Finance durable : les nouvelles règles du jeu en Europe

La Commission européenne a publié, le 24 mai, les premiers textes visant à transformer en profondeur les pratiques financières au sein de l’Union avec l’objectif affiché de "lutter contre le changement climatique tant qu’il en est encore temps" et de mettre les capitaux au service des objectifs environnementaux européens. Détail de ces premières mesures chargées de réorienter le "paquebot finance".

La Commission européenne veut réorienter les flux financiers, en se basant sur les recommandations du HLEG.
@geckophotos

Construire une taxonomie c'est-à-dire d’un référentiel européen d’activités dites durables est l’objectif phare des textes publiés le 24 mai.
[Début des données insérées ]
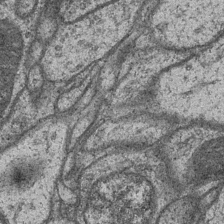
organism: Drosophila
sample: Optic medulla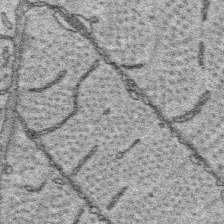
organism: Platynereis dumerilii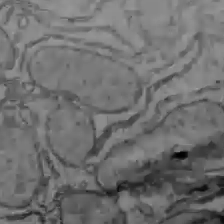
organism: C57BL Mouse
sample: Liver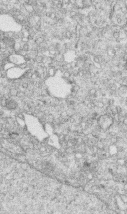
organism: Human
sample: HeLa cell HIV synapse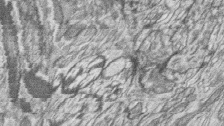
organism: Zebrafish
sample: synaptic ribbons in rod cells and cone cells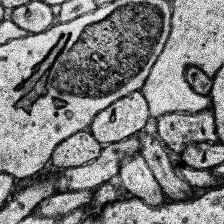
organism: Human
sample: Temporal Lobe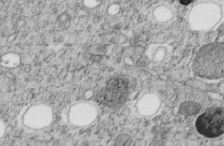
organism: C. elegans
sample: C. elegans embryo early stage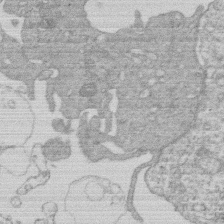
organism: Human
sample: Macrophage cells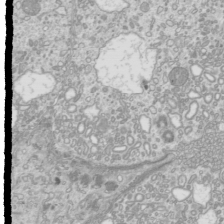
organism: Mouse
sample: Cilia; mouse epididymis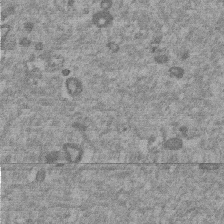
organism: Mouse
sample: Dividing mouse embryo 1 cell stage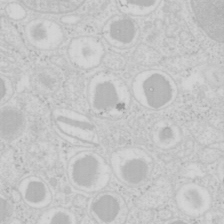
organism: Mouse
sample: Pancreas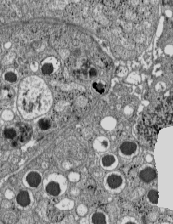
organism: C57BL Mouse
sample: Pancreatic islet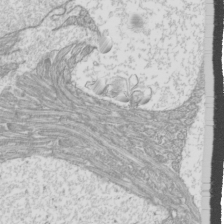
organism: Mouse
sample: Cilia; mouse epididymis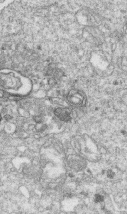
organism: Human
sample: HeLa cell HIV synapse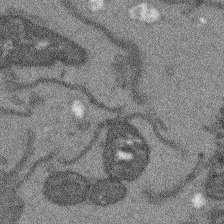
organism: Arabidopsis thaliana
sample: Root tip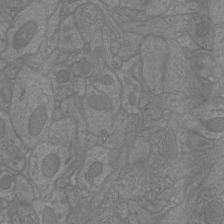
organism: Mouse
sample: Cortical neurons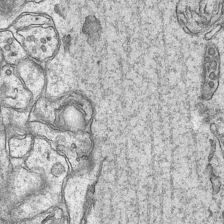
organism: Mouse
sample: CA1 Hippocampus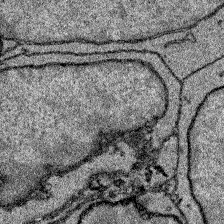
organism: Zebrafish
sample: Larval olfactory bulb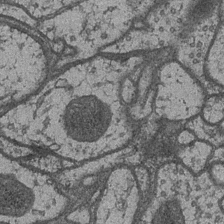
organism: Drosophila
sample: Optic medulla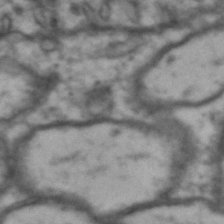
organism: Drosophila
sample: Brain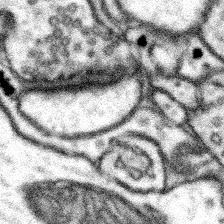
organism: Mouse
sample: Somatosensory cortex neuropil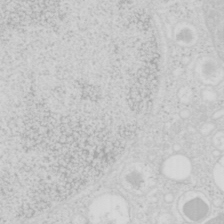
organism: Mouse
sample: Pancreas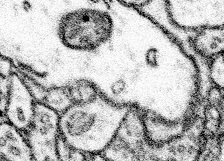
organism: Mouse
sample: Somatosensory cortex neuropil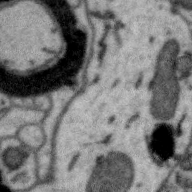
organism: Zebra finch
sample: Brain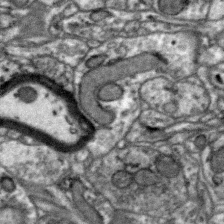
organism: Zebra finch
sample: Brain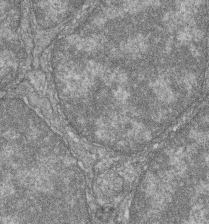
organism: Zebrafish
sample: Cilia; retinal pigment epithelium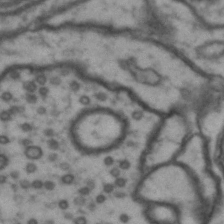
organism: Drosophila
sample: Brain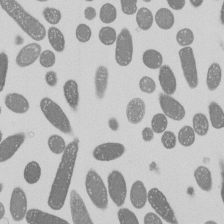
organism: E. coli
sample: Bacterial nucleoid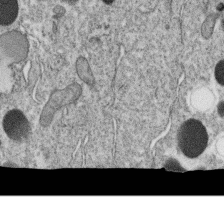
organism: C. elegans
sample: C. elegans oocyte; sperm cells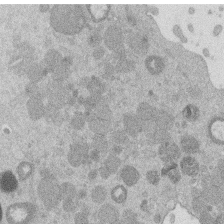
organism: Mouse
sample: Dividing mouse embryo 1 cell stage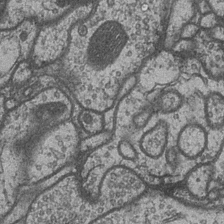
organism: Drosophila
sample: Optic medulla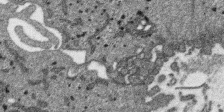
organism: Human
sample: Lung epithelial cells infected with SARS-CoV-2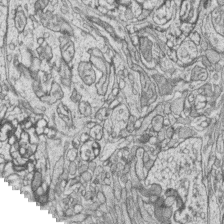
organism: Zebrafish
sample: synaptic ribbons in rod cells and cone cells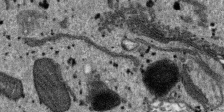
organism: Human
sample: Lung epithelial cells, uninfected (mock) control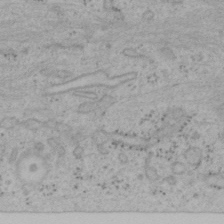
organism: Human
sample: HeLa cells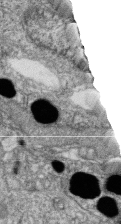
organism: Zebrafish
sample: Cilia; retinal pigment epithelium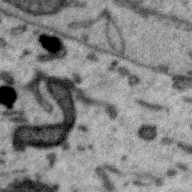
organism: Zebra finch
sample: Brain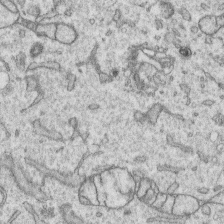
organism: Human
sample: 1205lu cells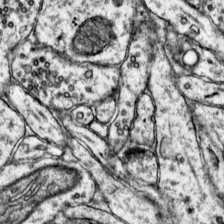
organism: Mouse
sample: Primary visual cortex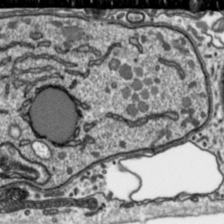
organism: Toxoplasma gondii
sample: Parasites in a vacuole inside a host cell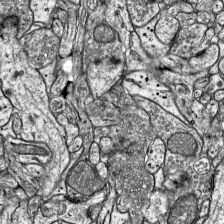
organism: Mouse
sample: Visual Cortex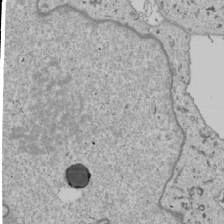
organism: Human
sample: Mitochondria in U2OS cells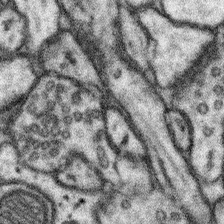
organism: Mouse
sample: Somatosensory cortex neuropil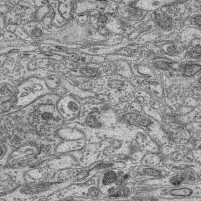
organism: Mouse
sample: Retina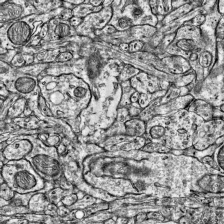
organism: Mouse
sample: Visual Cortex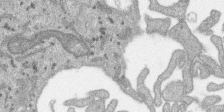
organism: Human
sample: Lung epithelial cells infected with SARS-CoV-2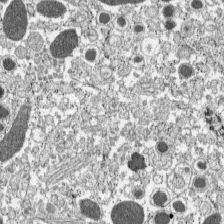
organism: C57BL Mouse
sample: Pancreatic islet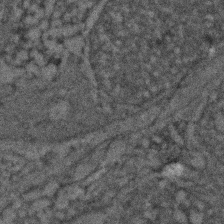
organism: Zebrafish
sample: Zebrafish embryo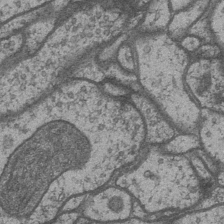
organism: Drosophila
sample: Optic medulla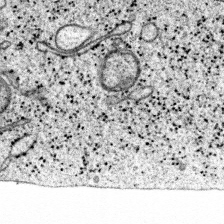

Valdis Dombrovskis, le vice-président en charge des marchés financiers et de l’Union des marchés de capitaux, explique : "Nous voulons créer ce système de classification en Europe pour disposer d’une définition commune de ce qui est vert et de ce qui ne l’est pas. C’est un élément fondamental pour construire un marché unifié de l’investissement durable".

Le texte qui définit le cadre dans lequel doit être bâtie cette taxonomie sera soumis à l’approbation du Parlement et du Conseil de l’Europe. En offrant une vision partagée des modèles dits durables, l’Union européenne espère conduire les investisseurs à les financer massivement. La Commission propose d’établir thème par thème, entre 2019 et 2022, des référentiels dans les domaines suivants : lutte contre le changement climatique, protection de l’eau et des ressources marines, économie circulaire, limitation des déchets et recyclage, contrôle et prévention de la pollution et enfin protection des écosystèmes.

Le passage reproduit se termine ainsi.